= Arena of Death (game) =

Board game

Ares #4 (September 1980) contained Arena of Death. Art by Joe Jusko.

Arena of Death is a fantasy combat board game published by Simulations Publications, Inc. (SPI) in 1980.

==Gameplay==
Arena of Death is a game that uses the combat system from the first edition of DragonQuest to conduct gladiator combat in an arena, and players take on the combat roles of various fantasy creatures and warriors.

==Publication history==
SPI published the fantasy role-playing game DragonQuest in 1980. As game historian Shannon Appelcline noted, the combat system was very good, saying, "the strength of the combat system was shown by SPI's release of a board game using the same mechanics called Arena of Death (1980)."
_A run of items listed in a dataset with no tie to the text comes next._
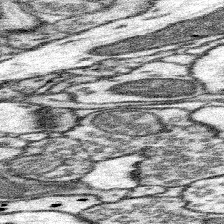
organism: Mouse
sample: Somatosensory cortex neuropil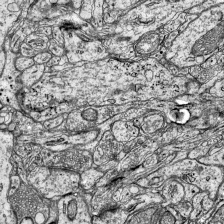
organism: Mouse
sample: Visual Cortex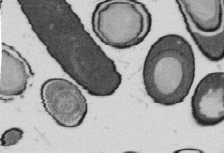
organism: B. subtilis
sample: Bacterial spore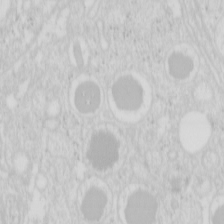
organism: Mouse
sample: Pancreas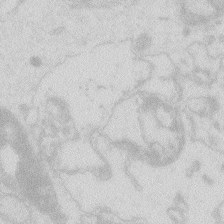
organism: Zebrafish
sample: Macrophage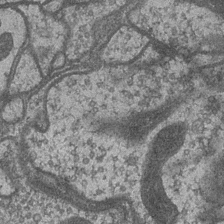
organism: Drosophila
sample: Optic medulla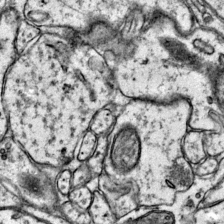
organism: Mouse
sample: Primary visual cortex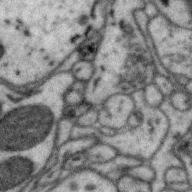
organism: Zebra finch
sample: Brain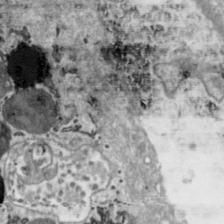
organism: Toxoplasma gondii
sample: Parasites in a vacuole inside a host cell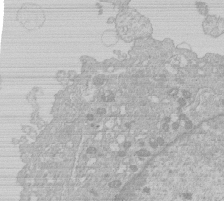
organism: Human
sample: Macrophage cells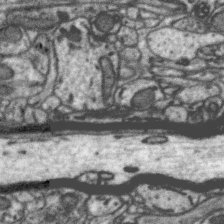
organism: Zebra finch
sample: Brain

SPI published it as a pull-out board game titled Arena of Death in Issue #4 of Moves (September 1980). The game was also released as a boxed game.

==Reception==
In Issue 38 of The Space Gamer, Eric Paperman was not overly impressed, saying, "The only people to whom I can recommend this game are fantasy role-players interested in adapting Arena of Deaths combat and maneuver rules for use with their FRPG. DragonQuest is probably a better buy; for [a slightly higher price] you get monsters, magic, and other skills, and a slightly more complete combat and character generation system."

Almost 35 years after the game's publication, Shannon Appelcline noted that there were some issues when the game was first released, writing "there was some awkwardness in the combat system that wouldn't be entirely addressed for several years."